Secondo i dati di Litmus, l’email marketing genera un ritorno medio di 36 dollari per ogni dollaro investito. Nessun altro canale digitale si avvicina. Eppure, la maggior parte delle PMI italiane o non fa email marketing, o lo fa male — newsletter sporadiche senza strategia, inviate a liste mai segmentate, con oggetti generici e contenuti autoreferenziali.

Questa guida ti spiega come fare email marketing nel modo giusto: dalla costruzione della lista alla creazione delle campagne, dalla segmentazione all’automazione. Con un approccio pratico, pensato per chi parte da zero o vuole smettere di sprecare potenziale.

Perché l’email marketing funziona ancora nel 2026 (meglio di quanto pensi)

L’email marketing non è morto. È il canale più vecchio del digital marketing — e il più resiliente. Mentre i social media cambiano algoritmo ogni mese e la SEO si trasforma con l’AI, l’email resta un canale diretto, senza intermediari, dove sei tu a decidere cosa inviare e a chi.

I numeri parlano chiaro. Secondo il report 2025 di Statista, ci sono 4,6 miliardi di utenti email nel mondo — più del doppio degli utenti attivi su qualsiasi singolo social network. In Italia, il 91% degli adulti usa l’email quotidianamente per lavoro o uso personale.

Ma il vantaggio principale dell’email marketing non è la reach. È il possesso del canale. La tua lista email è un asset che ti appartiene. Non dipende dall’algoritmo di Facebook, non sparisce se Instagram cambia le regole, non crolla se Google aggiorna il ranking. È il tuo collegamento diretto con persone che hanno scelto di ascoltarti.

L’email marketing funziona perché è basato sul consenso. Chi si iscrive alla tua lista ha detto: “Sì, voglio sentire cosa hai da dire.” Questo livello di permesso genera tassi di conversione che i social media organici non possono raggiungere.

Prima di tutto: costruire una lista di qualità (non di quantità)

Il punto di partenza dell’email marketing non è scrivere la prima newsletter — è costruire una lista di iscritti che vogliano davvero ricevere le tue email. Una lista di 500 contatti realmente interessati vale più di 5.000 indirizzi comprati o raccolti senza criterio.

Le regole fondamentali:

Mai comprare liste email. Oltre ad essere contrario al GDPR, è controproducente. Le liste acquistate contengono indirizzi non verificati, persone che non ti conoscono e trappole spam. Il risultato: tassi di apertura bassissimi, segnalazioni spam e reputazione del mittente distrutta. Il tuo provider di email marketing potrebbe sospendere il tuo account.

Usa lead magnet di valore. Offri qualcosa in cambio dell’iscrizione: una guida PDF, un template, una checklist, uno sconto, l’accesso a contenuti esclusivi. Il lead magnet deve risolvere un problema specifico del tuo pubblico target — non essere generico. “Scarica la nostra brochure” non funziona. “Checklist: i 10 errori SEO che il tuo sito sta facendo adesso” funziona.

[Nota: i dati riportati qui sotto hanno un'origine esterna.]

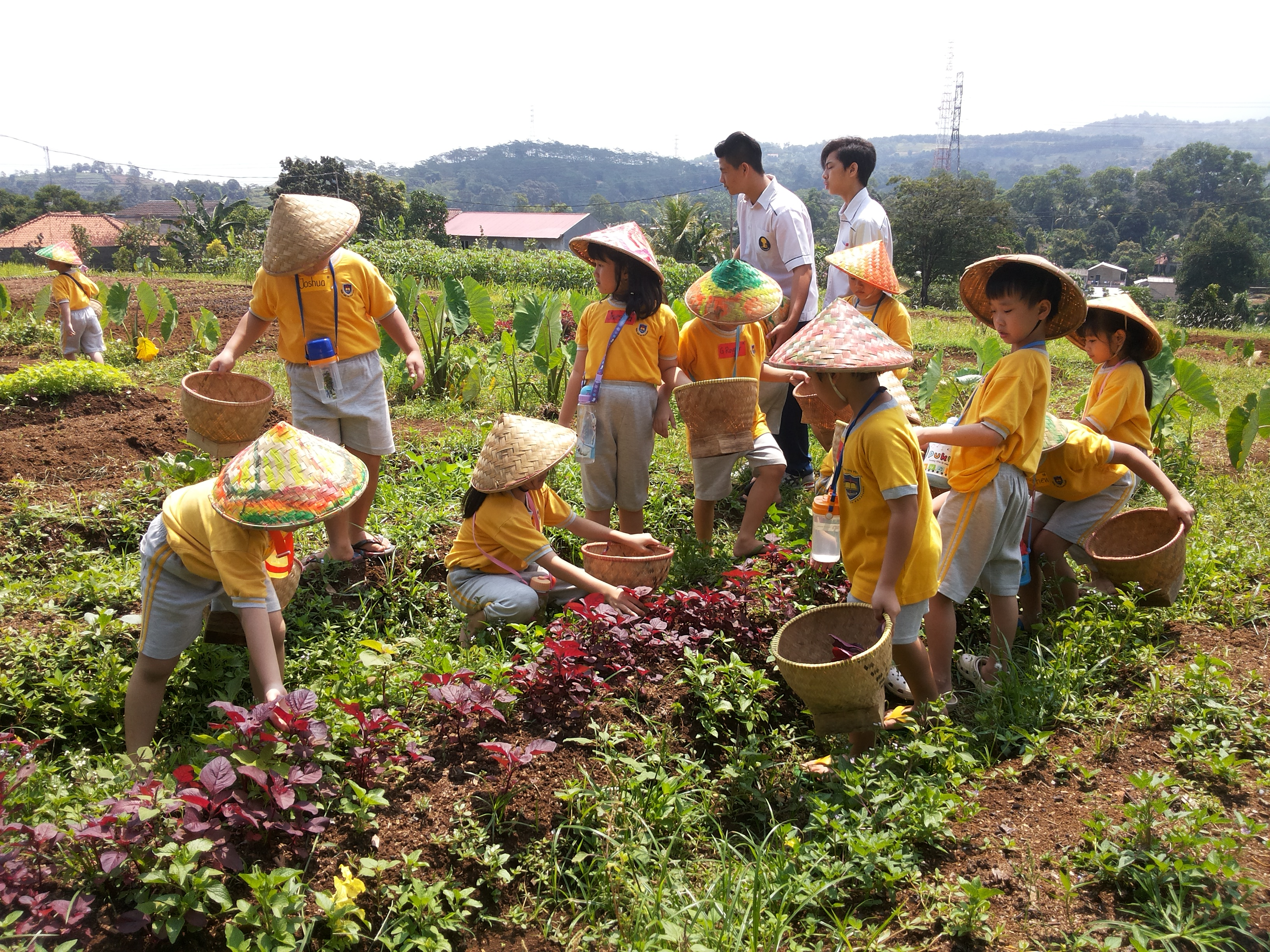 Sebuah kegiatan wisata edukasi perkebunan di Bogor, Indonesia. Diambil dari Garuda pada bulan Agustus 2017 dan dilepaskan ke domain publik.

Form di iscrizione strategici. Posiziona i form dove il visitatore è già coinvolto: alla fine di un articolo del blog, in una landing page dedicata, come pop-up a uscita (exit intent). Non nasconderli nel footer — e non metterli ovunque in modo invasivo.

Double opt-in. Usa la conferma doppia (l’utente si iscrive e poi conferma via email). Riduce leggermente le iscrizioni ma aumenta la qualità della lista e ti protegge legalmente in ambito GDPR. La maggior parte delle piattaforme di email marketing lo gestisce automaticamente.

Scegliere la piattaforma giusta: le opzioni per le PMI nel 2026

La scelta della piattaforma dipende dal tuo budget, dalle dimensioni della lista e dal livello di automazione che ti serve.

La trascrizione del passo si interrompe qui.